# 电子工程代写|计算机系统结构代写Computer Systems Architecture代考|CMSC411

## 电子工程代写|计算机系统结构代写Computer Systems Architecture代考|Active Wait and GNU OpenMP Policy

To synchronize threads means that a thread could wait until others become in states allowing the establishment of the synchronization. This waiting phase can be fulfilled in two different ways: (1) active wait, and (2) passive wait.

The active wait consists in doing polling (periodic reads) on a waiting flag until this one reaches an expected value. This kind of waiting is very efficient in term of execution resuming speed since as soon as the flag state changes, the thread can resume its nominal execution flow. However periodic reads may lead to a waste of computing time and power consumption for long waiting periods.
The passive wait involves putting the waiting thread to sleep. When a thread changes the state of the waiting flag from the waiting state to the release state, this thread is also in charge of awakening at least one sleeping thread.

The default GNU OpenMP library waiting policy is the following: active wait is performed by a waiting thread until a predefined amount of time is elapsed. When this amount of time is elapsed, wait policy switches to passive wait and the thread goes to sleep till the barrier completion. Waiting modes can also be forced using explicit directives.

The active wait is used when highly reactive applications are expected, reducing as much as possible the synchronization delays. In this study we decided to focus on these applications, for which reducing the total computation time is the main challenge.

## 电子工程代写|计算机系统结构代写Computer Systems Architecture代考|Evaluation Platform

Regarding the hardware side, our evaluation platform is based on a Veloce2 Quattro emulator. Emulation platform allows us to fast emulate a full Register Transfer Level (RTL) system, with a cycle accurate precision. Indeed, to lead timing measurement campaigns on operating system primitives (e.g. synchronization mechanisms), we have to get information from software execution (operating system boot + application run) during a very large number of clock cycles. With the “classical” simulation limitations, accurate simulation of these mechanisms is extensively long. For example, the boot of a Linux kernel on top of cycle accurate SystemCass [7] simulation system could take several days for a 16core TSAR platform. Hence it is hard to imagine a full measurement campaign with a so long kernel boot duration. Commonly, people choose to deteriorate the accuracy of the simulated model to improve the running time.
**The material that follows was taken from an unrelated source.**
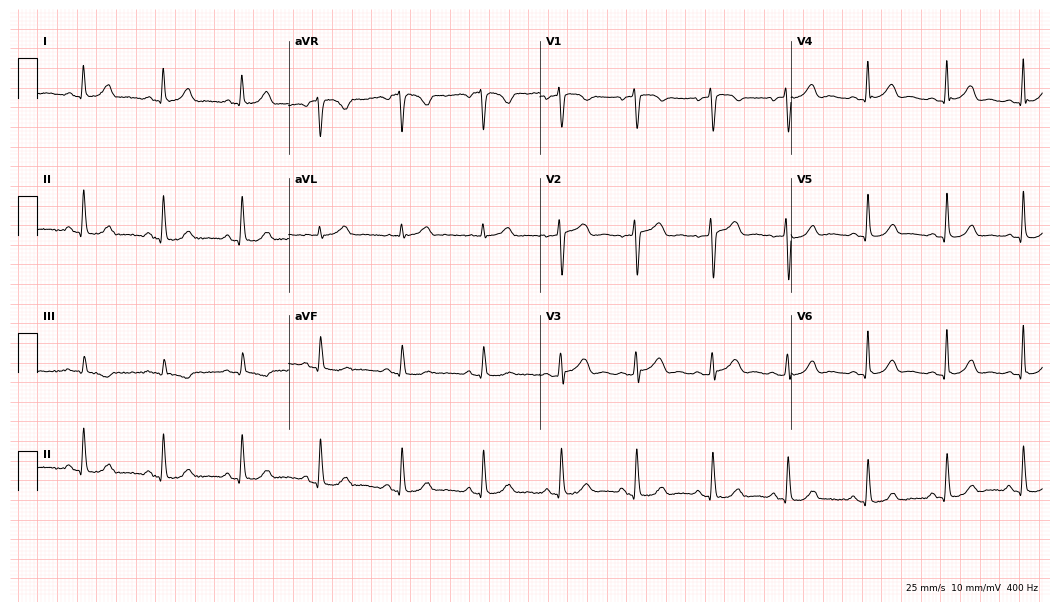
12-lead ECG from a female, 62 years old. No first-degree AV block, right bundle branch block, left bundle branch block, sinus bradycardia, atrial fibrillation or sinus tachycardia recorded for this tracing.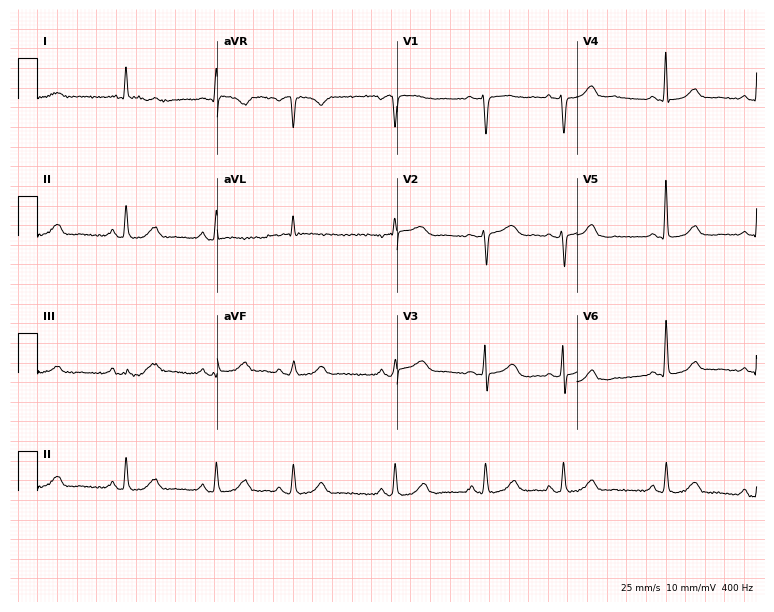
ECG — a female, 78 years old. Screened for six findings — first-degree AV block, right bundle branch block, left bundle branch block, sinus bradycardia, atrial fibrillation, sinus tachycardia — none is recorded.

On our side, we use hardware support to speed-up simulation time without losing accuracy.
As for the software aspect, we use a port of Linux kernel $4.6$ and the $\mu \mathrm{Clibc}$ to boot the TSAR platform in our measurement campaign.

The GCC version used to compile applications for this platform is the 4.8.2. Note that the GNU OpenMP library is part of GCC. Hence the GNU OpenMP library version is directly related to the GCC release version. The GCC version used is quite old, but the synchronization barrier management of the GNU OpenMP library has not changed in more recent GCC releases. Slowdown issues are the same in the release $4.8 .2$ that in the latest $7.2$ GCC release.

To avoid interferences of the scheduling policy on our measurements, we bound each thread to a different core, by setting the suitable OpenMP directive.